March 27th. – Cecil Rhodes died yesterday. I am glad I saw him at the Cape. One morning just at sunrise I and the children were driving to Mass during the mission and, as we passed over the railway line, we saw people riding down from ‘Grootschuur.’ The foremost horseman was Cecil Rhodes, looking very big and with a wide red face. He gave me a searching look or stare as if trying to make out who I was in the shade of the carriage hood. So I saw his face well.

April 3rd. – Will and I are invited by the King and Queen to see them crowned at Westminster. I am to wear ‘court dress with plumes but without train.’ But what if the nightmare war still is dragging on in June? The time is getting short! We hear the King is getting anxious. Lord Wolseley’s trip to the Cape (for his health!) is supposed to have really to do with bringing about peace. But ‘’ware politics’ for me. They are not in my line. What a wet blanket would be spread as a pall over all the purple canopies in Westminster Abbey if war was still brooding over us all! Imagine news of a new Methuen disaster on the morning of June 26th!”

On Varnishing Day that spring at the Royal Academy I found that my tent-pegging picture could not look to greater advantage, but it was in the last room, where the public looks with “lack-lustre eyes,” being tired.

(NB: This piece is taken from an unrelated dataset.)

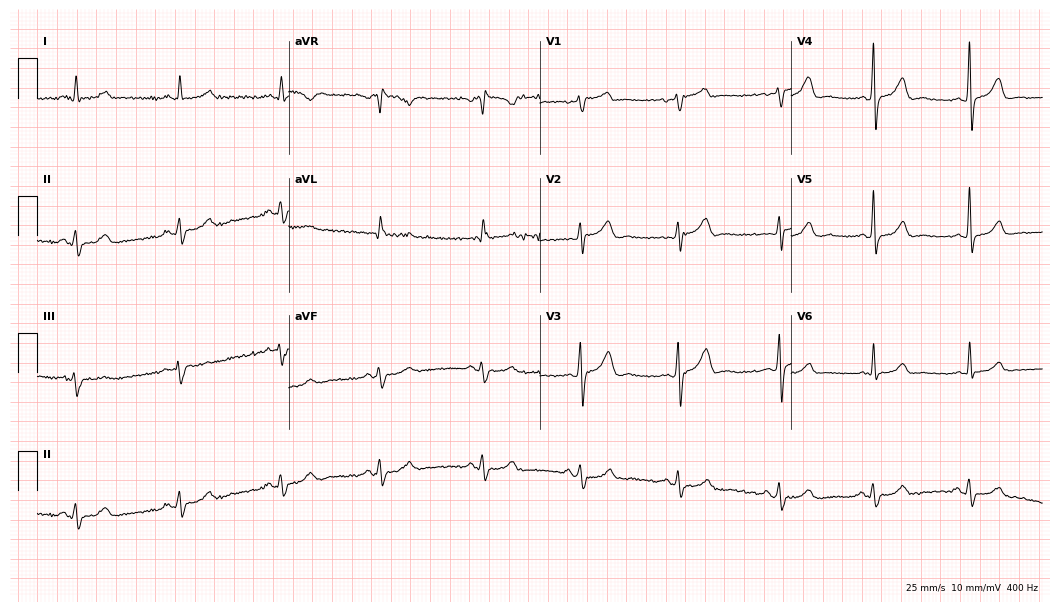
Electrocardiogram, a female patient, 43 years old. Of the six screened findings (first-degree AV block, right bundle branch block, left bundle branch block, sinus bradycardia, atrial fibrillation, sinus tachycardia), none is recorded.

On June 21st I left to attend the Coronation of Edward VII., spending two days at Dick’s monastery at Downside on the way, high up in the Mendip Hills. I note: “I had a bright little room at the guest house just outside the precincts. That night the full moon, that emblem of serenity, rose opposite my window, and I felt as though lifted up above that world into which I was about to plunge for my participation in the pomp of the Coronation in a few hours. It is inexpressibly touching to me to see my son where he is. A hard probation, for the Benedictine test is long and severe, as indeed the test is, necessarily, throughout the Religious Orders.

June 24th. – Memorable day! I was passing along Buckingham Palace Road at 12.30 when I saw a poster: ‘Coronation Postponed’! Groups of people were buying up the papers. Of course, no one believed the news at first, and people were rather amusedly perplexed. No one had heard that the King was ill. On getting to Piccadilly I saw the official posters and the explanation. An operation just performed! and only yesterday Knollys telling the world there was ‘not a word of truth in the alarming rumours of the King’s health.’ I and Mrs. C. went to a dismal afternoon concert at 2.30 to which we were pledged, and which the promoters were in two minds about postponing, and we left in the middle to stroll about the crowded streets and watch the effect of the disastrous news. There was something very dramatic in the scene in front of the palace – the huge crowd waiting and watching, the royal standard drooping on the roof (not half-mast yet?), and the sense of brooding sorrow over the great building, which held the, perhaps, dying King. What a change in two or three hours!

June 26th. – This was to have been the Coronation Day. General dismantling. Those dead laurel wreaths still lying in the gutters are said to be the same that were used at the funeral of King Humbert. What a weird thought! The crowds are thinning, but still, at night, they gaze at the little clumps of illuminations which some people exhibit, as the King is going on well. ‘Vivat Rex’ flares in great brilliancy here and there. The words have a deeper meaning than usual. May he live!

June 27th. – This was to have been the day of the royal procession. Where is that rose-colour-lined coach I so looked forward to? Lying idle in its cover. Every one is moralising. Even the clubmen, Will tells me, are furbishing up little religious platitudes and texts; many are curiously superstitious, which is strange.”

On our return home I was very busy in the studio. There was much galloping and trotting of horses up and down in the Government House grounds for my studies of movement for my next Academy picture (dealing with Boer War yeomanry) and others.

August 9th. – King Edward VII. was crowned to-day. At about 12.40 the guns firing in the Sound and batteries announced that, at last, the Coronation was consummated. We were asked to the ceremony, but could not go up this time.”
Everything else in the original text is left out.